Search code examples
c++qtc++20stdstringqt6

What is the most efficent way to convert a QStringView to a std::string?


I have a function that gets an argument as QStringView. Among other things, this must be converted into a std::string. QString has the function toStdString() for this. Is there a way to avoid the potentially expensive intermediate step via QString?


Solution

  • Converting between character encodings is hard to get right. QString stores 16 bit UTF-16. toStdString reencodes this as utf-8 using an intermediate byte array using toUtf8.

    QStringView also has toUtf8 that returns a QByteArray and has the same guarantees as QString.

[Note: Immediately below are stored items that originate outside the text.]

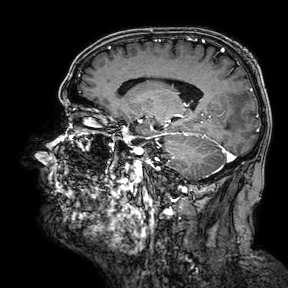
3 Tesla brain MRI. Series: 3D T1-weighted turbo field echo with SENSE. Study: ring-enhancing brain masses.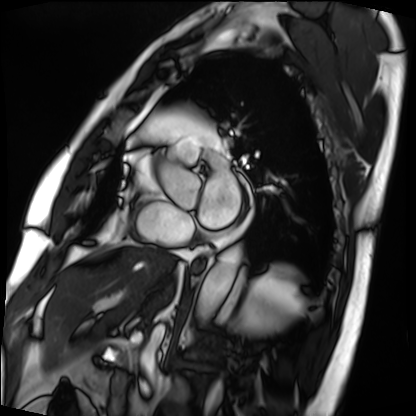
Case:
• modality — cardiac MRI
• subject group — patient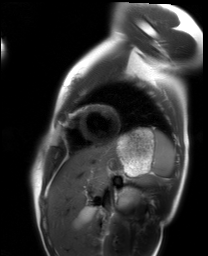
Cardiac MRI.
Subject group: healthy volunteer.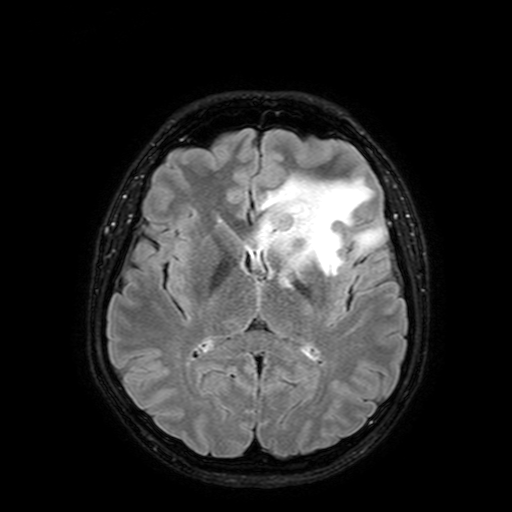
Case:
• modality · 3 Tesla brain MRI
• series · FLAIR with SPAIR, 3 mm
• study · ring-enhancing brain masses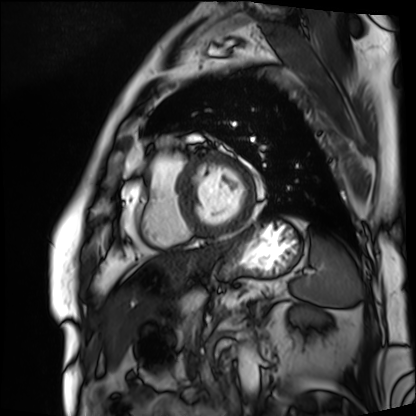
modality — cardiac MRI | subject group — patient.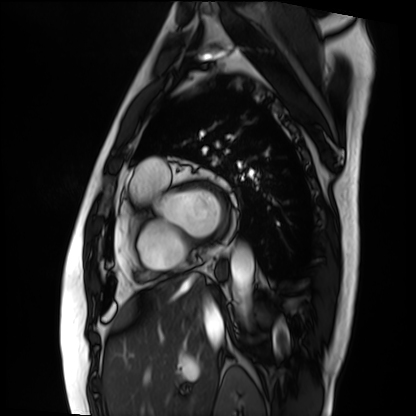
modality = cardiac MRI; subject group = patient.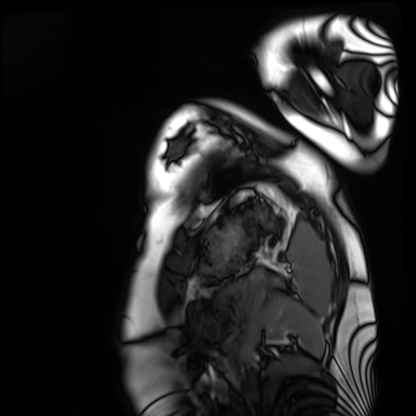
modality: cardiac MRI; subject group: healthy volunteer.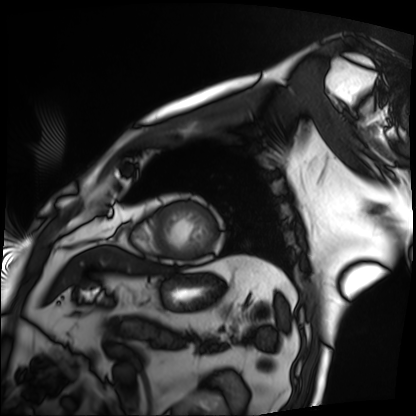
| field | value |
|---|---|
| modality | cardiac MRI |
| subject group | patient |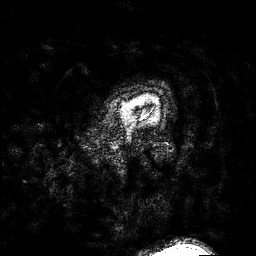
modality: 3 Tesla brain MRI
series: 3D T1-weighted turbo field echo with SENSE
study: ring-enhancing brain masses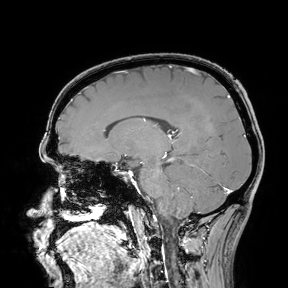
3 Tesla brain MRI. Study: ring-enhancing brain masses.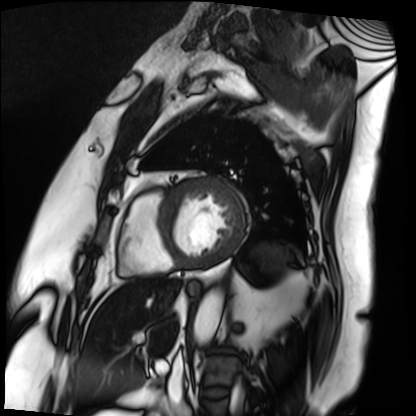
modality: cardiac MRI | subject group: patient.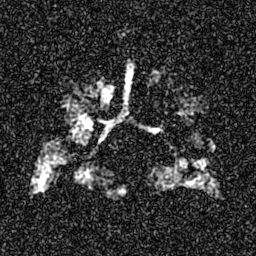
Hyperpolarized 129Xe ventilation MRI of the lungs. SNR level 7 of 8 (the deposit holds this scan as its native image and as seven SNR-degraded versions).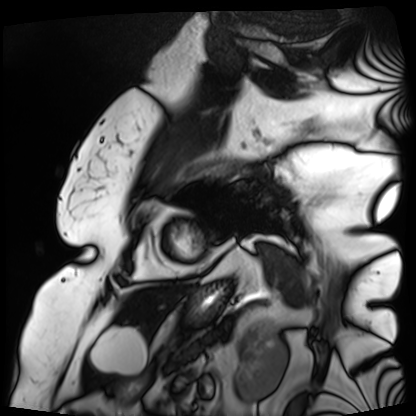
Q: What kind of scan is this?
A: Cardiac MRI.
Subject group: patient.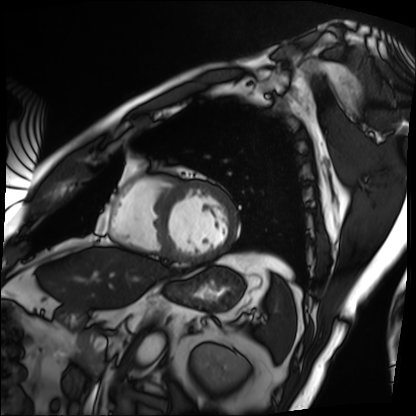
Summary: Cardiac MRI. Subject group: patient.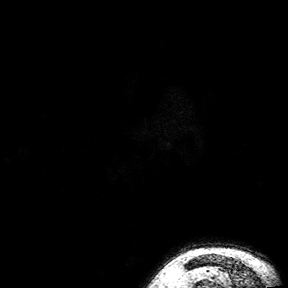
3 Tesla brain MRI.
Series: 3D T1-weighted turbo field echo with SENSE.
Study: ring-enhancing brain masses.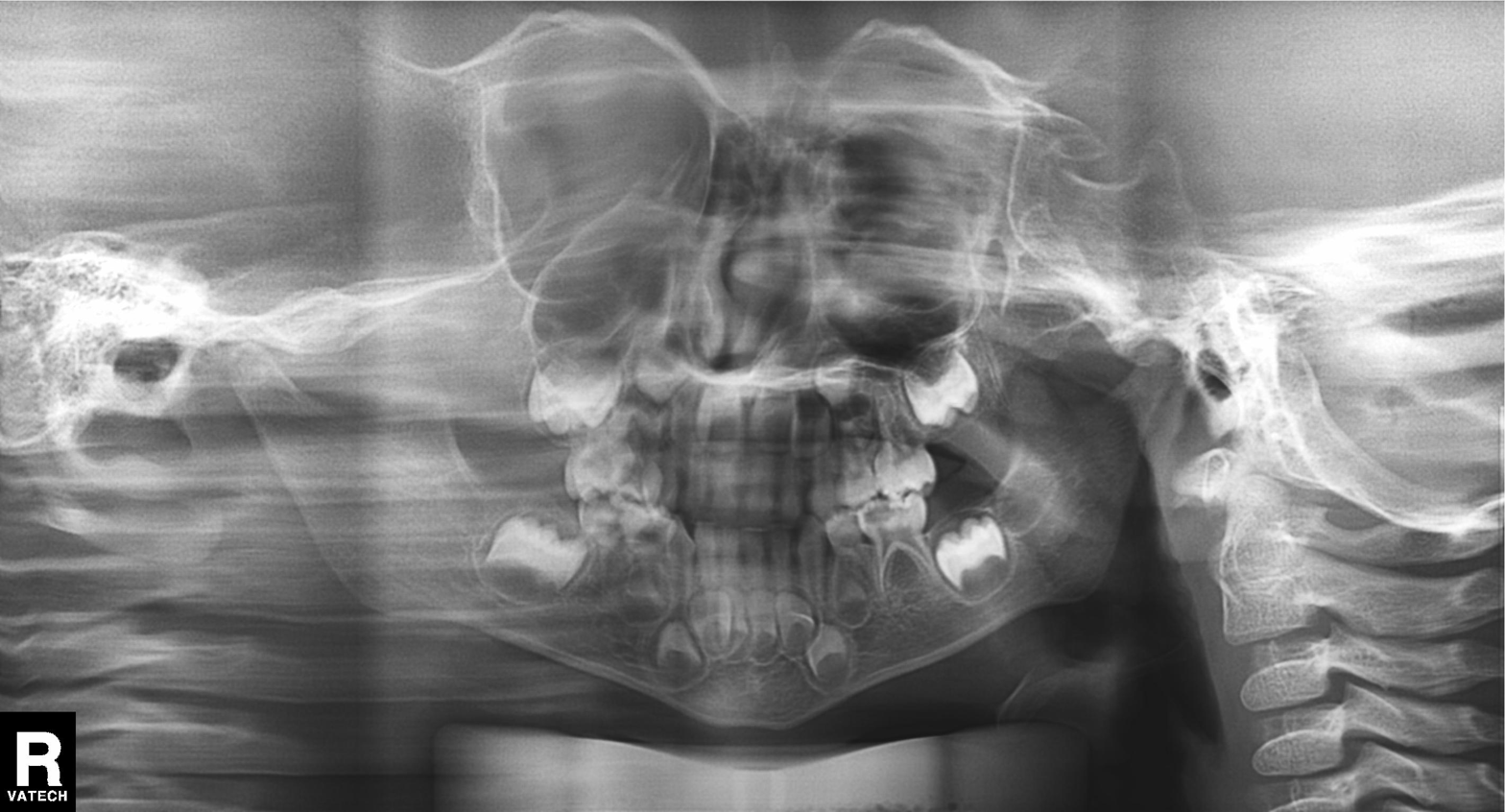
modality = panoramic dental radiograph (orthopantomogram)
finding = tooth impaction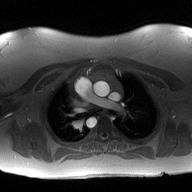
modality: 2D phase-contrast cine MRI of the ascending aorta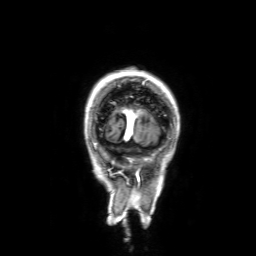
<record>
  <modality>
    <type>brain MRI</type>
    <field_strength>3T</field_strength>
  </modality>
  <series>3D T1-weighted with SENSE</series>
  <study_topic>ring-enhancing brain masses</study_topic>
</record>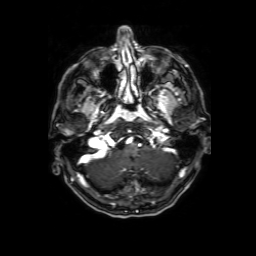
3 Tesla brain MRI. Study: ring-enhancing brain masses.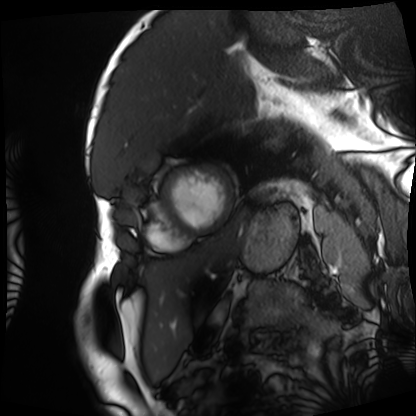
Cardiac MRI. Subject group: patient.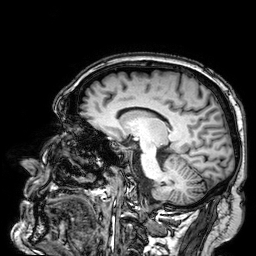
3 Tesla brain MRI. Series: 3D T1-weighted. Study: ring-enhancing brain masses.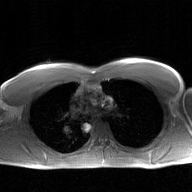
modality: 2D phase-contrast cine MRI of the ascending aorta, GAN super-resolution reconstruction.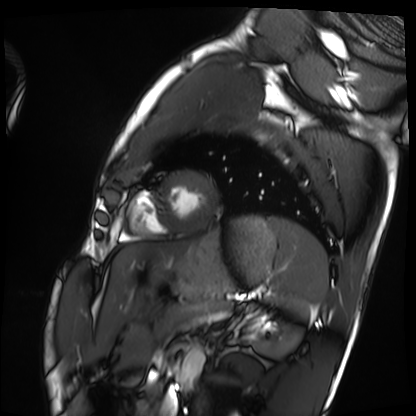
{
  "modality": "cardiac MRI",
  "cohort": "healthy volunteer"
}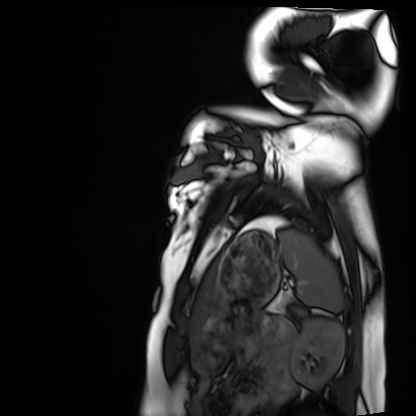
{
  "modality": "cardiac MRI",
  "cohort": "healthy volunteer"
}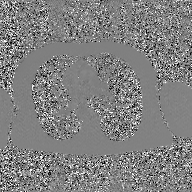
2D phase-contrast cine MRI of the ascending aorta, GAN super-resolution reconstruction.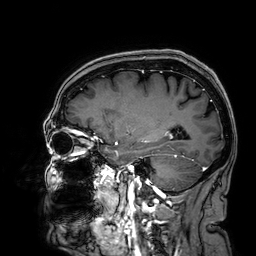
3 Tesla brain MRI.
Series: 3D T1-weighted.
Study: ring-enhancing brain masses.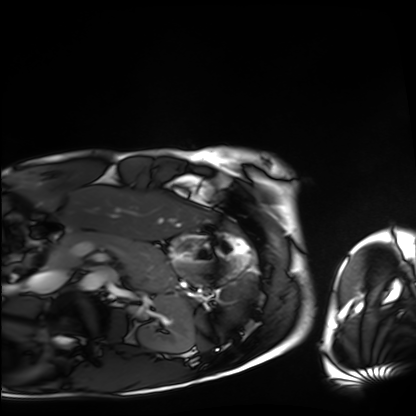
| field | value |
|---|---|
| modality | cardiac MRI |
| subject group | healthy volunteer |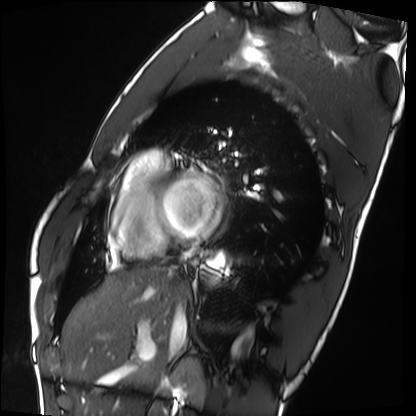
Cardiac MRI.
Subject group: healthy volunteer.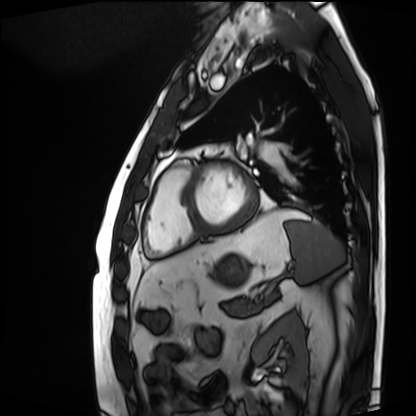
Cardiac MRI. Subject group: patient.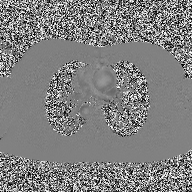
Summary: 2D phase-contrast cine MRI of the ascending aorta, high-resolution GRAPPA acquisition.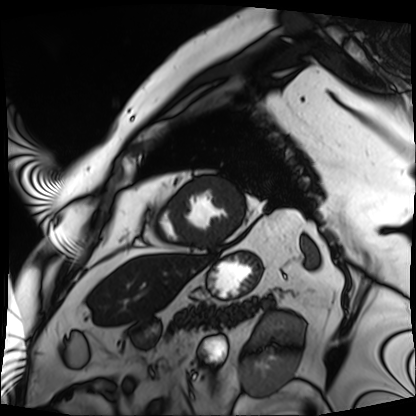
Cardiac MRI.
Subject group: patient.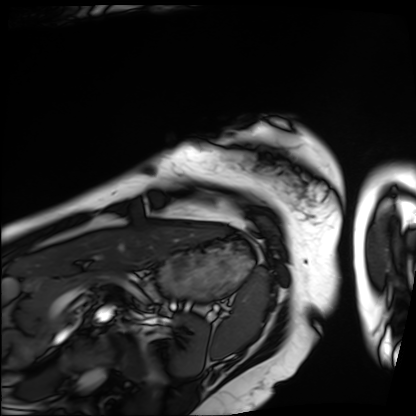
Case summary: Cardiac MRI. Subject group: patient.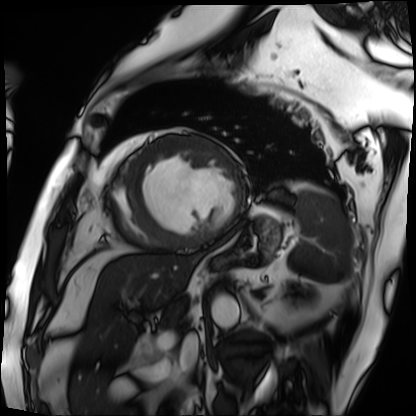
Summary: Cardiac MRI. Subject group: patient.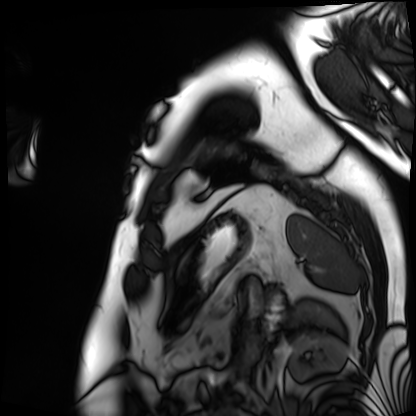
• modality · cardiac MRI
• subject group · patient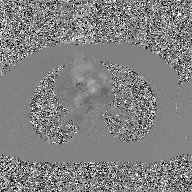
Q: What kind of scan is this?
A: 2D phase-contrast cine MRI of the ascending aorta, GAN super-resolution reconstruction.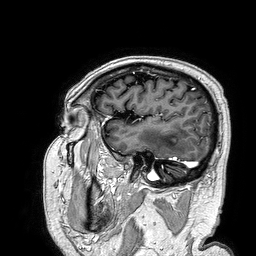
modality: 3 Tesla brain MRI
series: 3D T1-weighted turbo field echo
study: ring-enhancing brain masses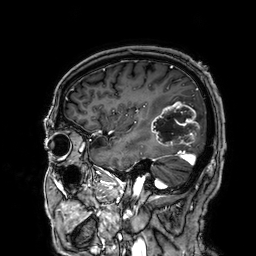
Case summary:
3 Tesla brain MRI. Series: 3D T1-weighted. Study: ring-enhancing brain masses.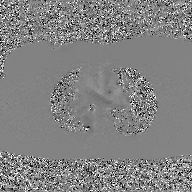
2D phase-contrast cine MRI of the ascending aorta, GAN super-resolution reconstruction.

    std::string toStdString( QStringView view ) {
      auto bytes = view.toUtf8(); // allocates and converts.
      return {bytes.constData(), bytes.length()}; // copies to a std::string
    }
    

    this drops 1 memory copy compared to the naive

    std::string toStdString( QStringView view ) {
      return QString(view).toStdString();
    }
    

    there is 1 intermediate memory copy that can, in theory, be removed as well; you could directly convert from UTF16 QStringView data to a buffer in a std::string.

    std::string toStdString( QStringView view ) {
      auto toUtf8 = QStringEncoder(QStringEncoder::Utf8);
      auto space = toUtf8.requiredSpace(view.length());
      std::string retval;
      // make a string of all nulls:
      retval.resize(space+1); // +1 probably not needed
      // Ideally use C++23's `resize_and_overwrite`
      // instead of `resize` above.  Without that, on large (>1k)
      // strings other solutions are faster.
    
      // output the UTF8 into the std::string:
      char* end = toUtf8.appendToBuffer(retval.data(), view);
      // Strip the nulls logically from the returned string:
      retval.resize(end-retval.data());
      return retval;
    }
    

    this is an attempt to avoid that intermediate buffer allocation. It may be incorrect and have bugs, but the design is sound.

    In theory an even crazier system that works out the actual space required for the UTF16 before (or as you) make the output buffer could be possible.

    (resize_and_overwrite optimization added because of @BenjaminBuch excellent analysis in another answer).